And I think that’s embedded in what you’re saying is that it’s the constant seeing it from the eyes of the patient or the patient’s family perspective rather than the administrative flow that has to occur to run a practice in the 1st place, right.
Ohh, absolutely, absolutely we get. The administrators that I’ve worked with, and I’m sure you’ve seen the same thing, Mike, that they there’s, so I mean running a practice is tough work. It is hard today no matter what special to you’re in it is tough and you know you’re fighting insurance companies, you’re fighting.
You know the hospital on, you know, patients you sent or call coverage or whatever. There’s all this stuff going on that the last thing that gets taken care of is really.
The observational piece really spending time to be aware of the experience that you’ve created or not created in your practice, and we’ve gotta figure out how to carve time out of the day. I tell you what the number one thing that any administrator could do right now that would be a huge benefit. Spend one hour every day sitting in the lobby.
Just sit there and watch. You know, don’t be checking emails on your phone. Don’t sit there with your laptop. You know, you know, pounding out some correspondence or checking the billing status and tries. Just observe. And that one hour? You’ll learn so much, and most of you will just. And as Kim did when I had her sit with me, she was appalled, she said. I really can’t believe this has been going on under my watch. And I’ve been oblivious to it. I’ve been oblivious to it.
The next time I went up the month later, then before I even got to the practice, I said I am I I’m calling you just to let you know I’m. I just got off the airplane because got come to my practice first. I can’t wait for you to see it.
It was clean, it was neat. She actually came in on a weekend and bought her own paint and brush and painted the walls because she didn’t wanna wait.
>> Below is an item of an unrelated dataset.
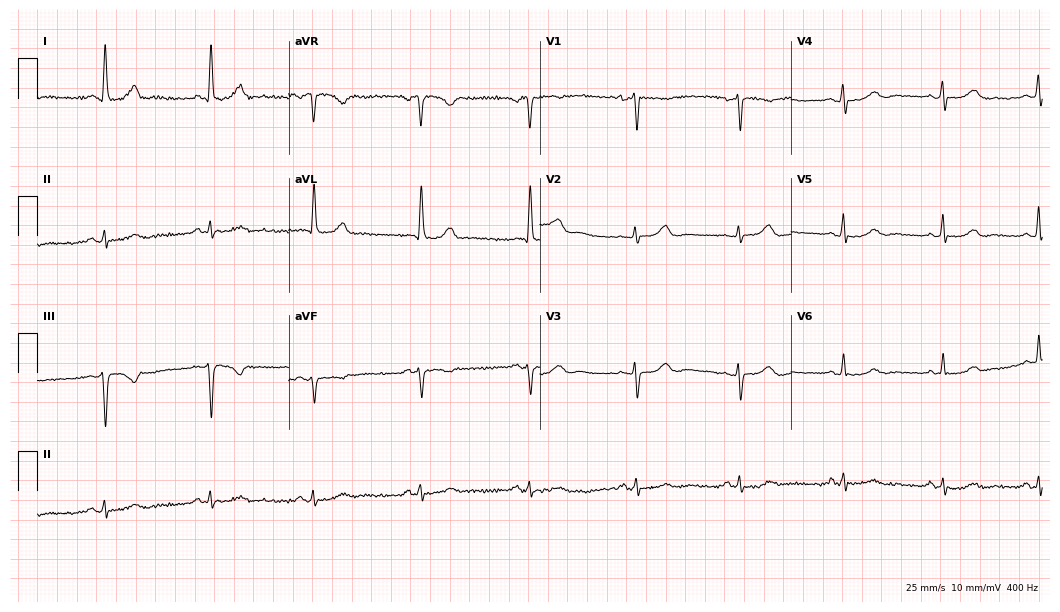
Electrocardiogram, a 59-year-old female patient. Overall reading on record: normal ECG.

She didn’t wanna even get approval for it. She was the. And once I pulled everything off, you know, the tape ripped the paint off and you can see where things were tape. So I came in with my husband and we painted the walls and.
That’s a huge difference in appearance right off the bat. She still had a long way to go, but boy, I tell you what now. She was aware she was aware of this whole environment that her patients were being subjected to and the really bad experience. The next month I came up she in the corner. She had a little kids table with kids, books and little reading library because most of the patients come in with their kids, they’re working class people. And So what do you do and how do you keep the kids busy? So she had coloring books and crayons and.
And she had people donating this stuff. And so she had this little corner kids, kids section, I said. That’s brilliant. That’s and. And parents are like, ohh, I’d like to bring my kids in because they actually have something to do. So she, I mean it’s.
That’s you think that’s a small that’s a huge leap to moving from being a practice worried about just funneling patients through doing a practice as trying to adopt and adapt to the experience economy.
Scott, you mentioned a lot of ways to go about doing this, how some of the administrators can get started Fast forward a little bit post implementation.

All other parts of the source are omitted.